新中国成立以来,有多次上访高潮,但中央采取相关措施以后,信访局势都得到了缓解,高潮得以回落。然而,进入1990年代以后,信访数量一直居高不下,形成了第五次信访高潮,且这次高潮至今尚未完全退去。这种状况使得信访制度改革日益成为全社会的关注焦点。

自1993年开始,全国信访总量持续增高。在农村,1990年代农民负担日趋沉重,农民对政策的满意程度下降,农村干群关系比较紧张,日渐对基层干部表现出不满情绪。在城市,经济体制开始了巨大变革,各类社会矛盾和利益冲突加剧,人们的不公平感日渐增长。因此,遇到问题时,城乡居民不断走上信访的道路,将信访视为优于司法的补救方式。

面对这种情况,在“精简机构”的大背景下,中央不断强调“信访工作只能加强,不能削弱”,在全国建立起了体系化的信访工作机构,着力于加强队伍建设。2000年2月,中共中央、国务院办公厅信访局升格为副部级单位,更名为国家信访局。同时,国家不断明确信访职能分配,着力于相关制度建设。1991年5月新修订的《中央各部门归口分工接待群众来访办法》,进一步明确了信访问题归口分工的责任,所有问题均按来访人反映问题的性质或所属系统,分别归口中央有关部门接谈处理。1995年颁布的《信访条例》更是明确写下了“分级负责、归口办理,谁主管、谁负责,及时、就地、依法解决问题与思想疏导教育相结合”这一原则。
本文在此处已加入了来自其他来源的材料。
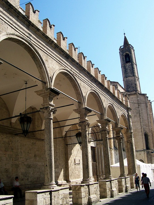 Ascoli Piceno - Loggia dei Mercanti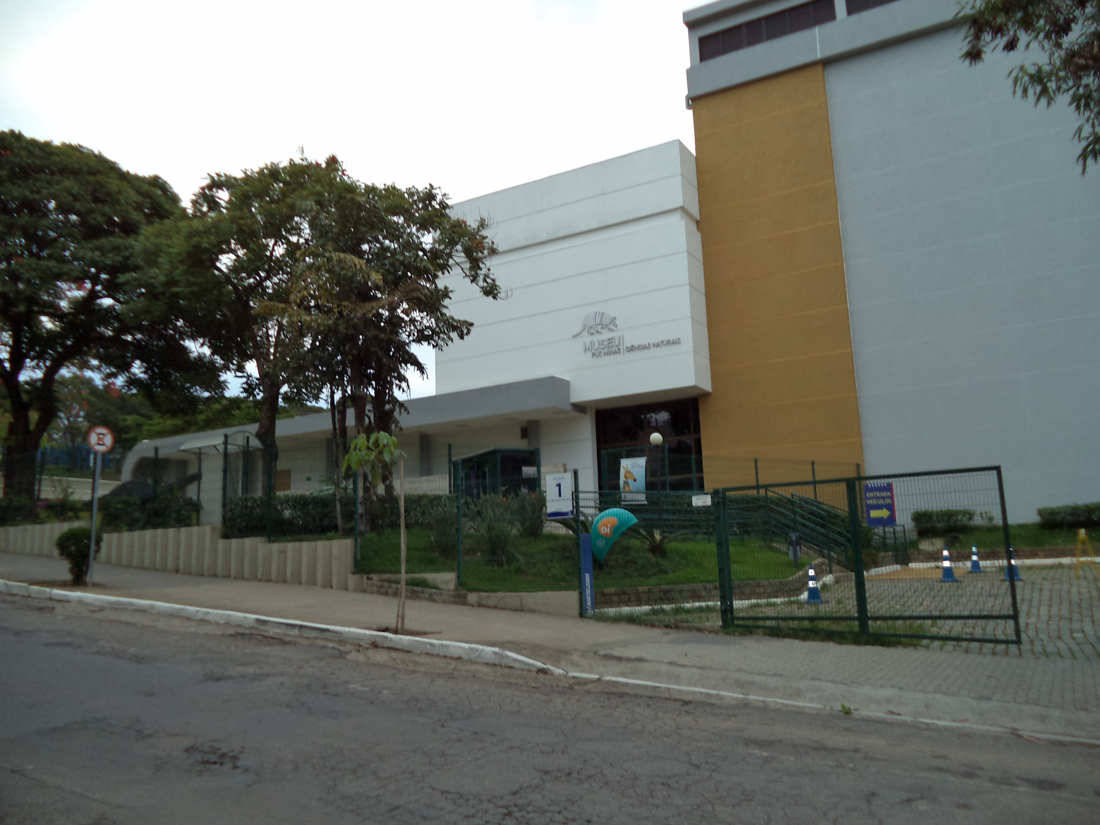 Museu na PUC Coração Eucarístico em Belo Horizonte.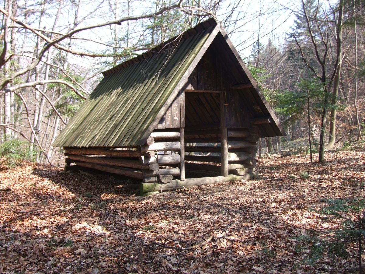 Wiata dla turystów na przełęczy Burzana w Pieninach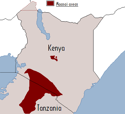 Maasai inhabitation area in Kenya and Tanzania.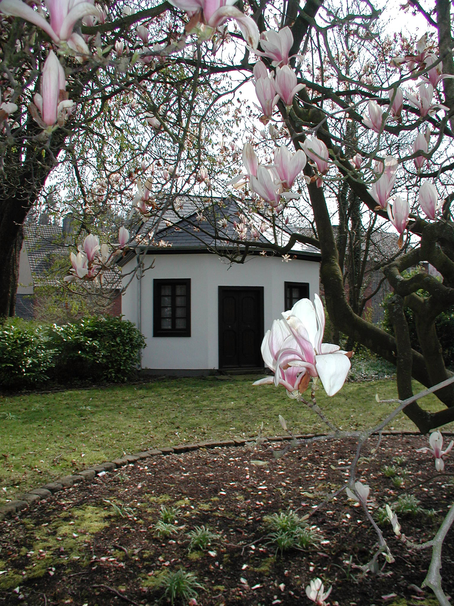 Alt-Hürth, Frühling 2008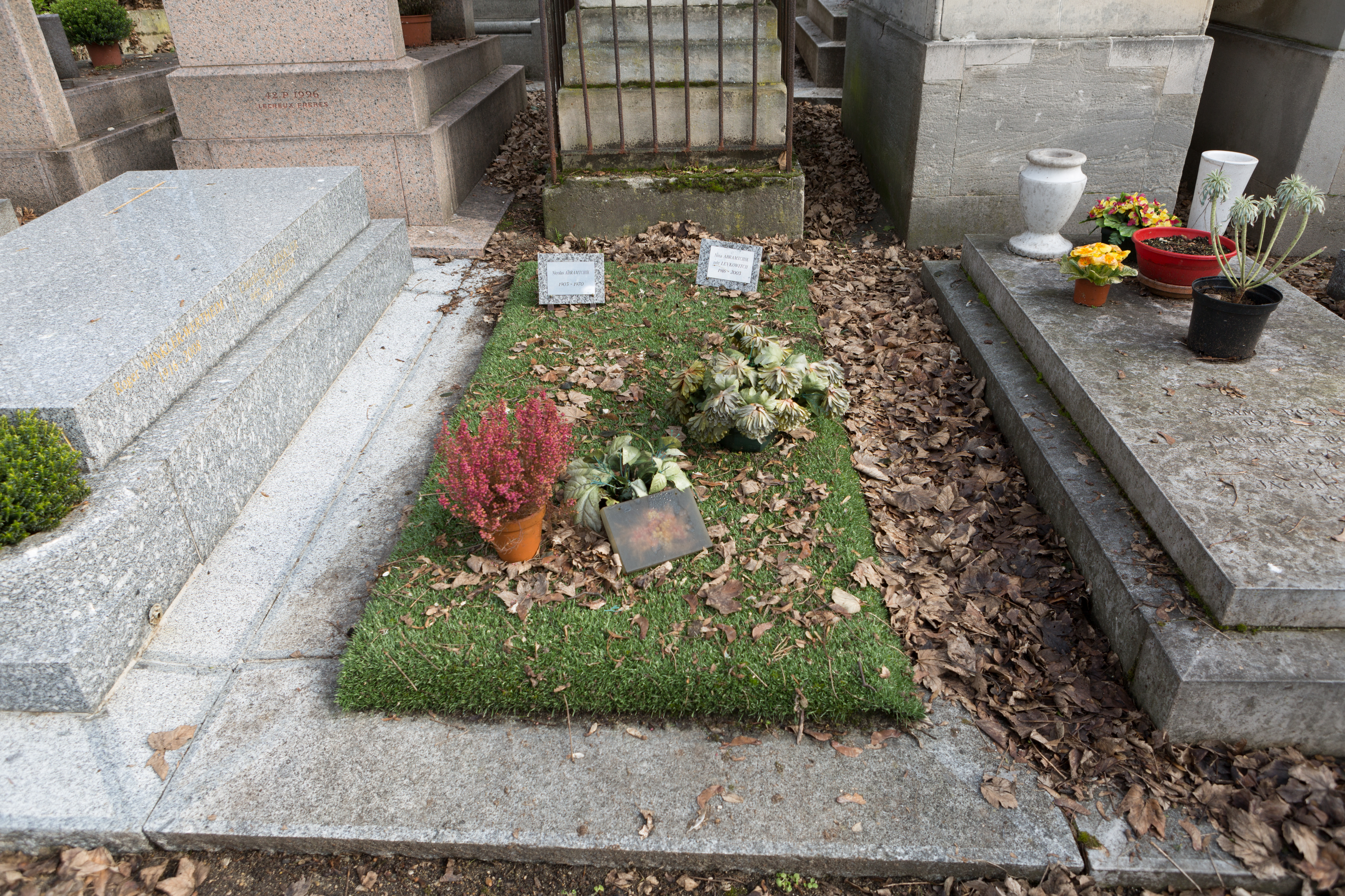 Sépulture de Nicolas Abramtchik (1903-1970), homme politique et journaliste biélorusse. Il fut le président de la République populaire biélorusse (le régime biélorusse en exil depuis 1919) de 1944 à la fin de sa vie.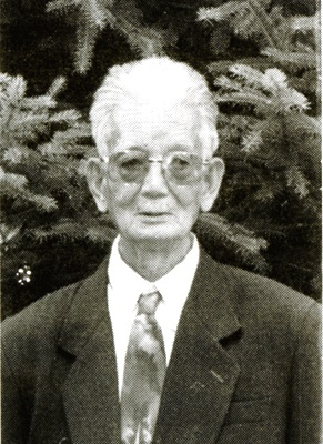 甘肅省藏民選區立法委員楊生華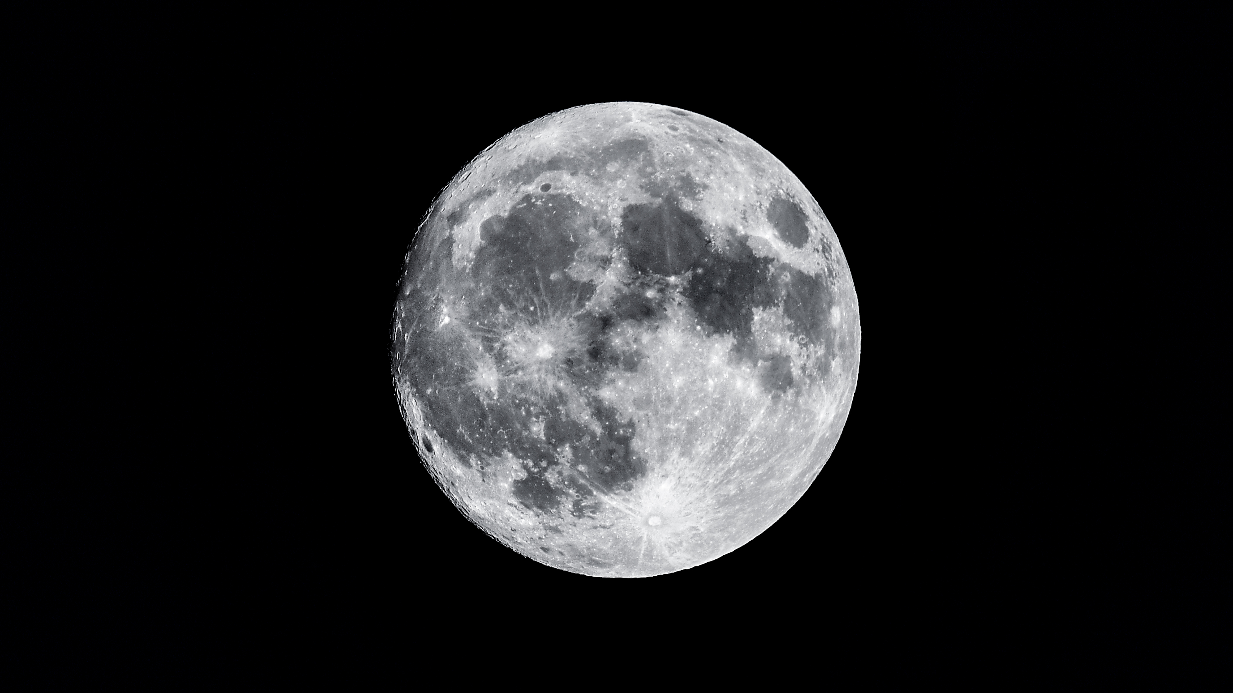 11/14/2016 Supermoon in London eye.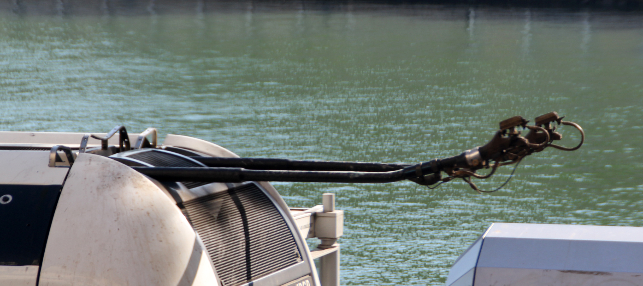 Irisbus Cristalis ETB12 des Transports en Commun de Lyon : détail des perches.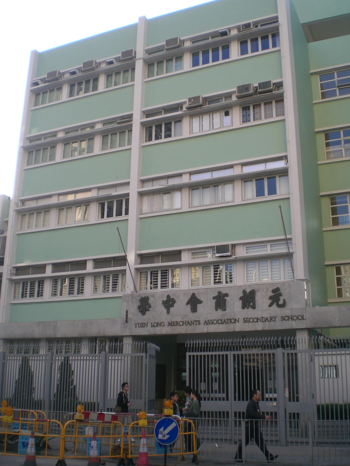 元朗區元朗新市鎮豐年路 元朗商會中學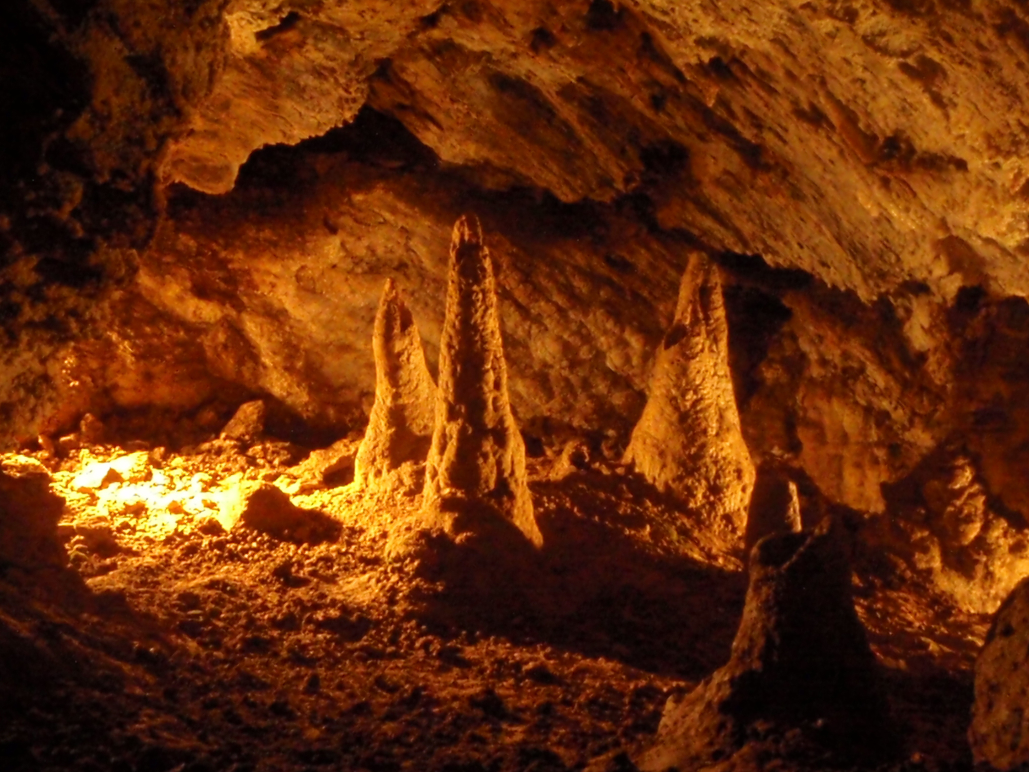 Gejzírové stalagmity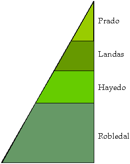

全国各地也陆续制定了信访方面的地方法规和工作办法、规定、细则等政策文件,出台了比较完整规范的省级信访法规30部,市级500余部、县级达2000多部,[①]很多乡镇也制定了政策文件。这标志着信访工作完成了向法制化方向的转变。

然而,上述制度建设并没有遏制住上访量的上升势头,上访越来越危及到社会稳定,其中最关键的是,1990年代中后期集体上访增速惊人。在农村,农民状告乡镇政府、村委会的集体信访越来越多;在城市,企业改制所导致职工大批下岗失业引发的集体信访此伏彼起;甚至出现了城乡串联、跨县串联的民办教师信访和转业军人信访事件。集体信访如果得不到恰当和及时的处理,很容易演化升级为群体性事件。在这种情形下,尽管中央不断要求地方政府慎重对待上访,加强信访工作,但收效甚微。从1993年到2005年,十二年间全国信访数量连续高涨,“信访洪峰”成了中国政治社会生活中的常态,且矛盾焦点不断向中央聚集。上访的增幅越来越呈现“倒金字塔”形。根据国家信访局的统计数字,2003年国家信访局受理信访量上升14%,省级只上升0.1%,地级上升0.3%,县级反而下降了2.4%。另外,中央和国家机关受理信访量上升4.6%,省、地、县直属部门增幅较少,有的还是负增长。[②]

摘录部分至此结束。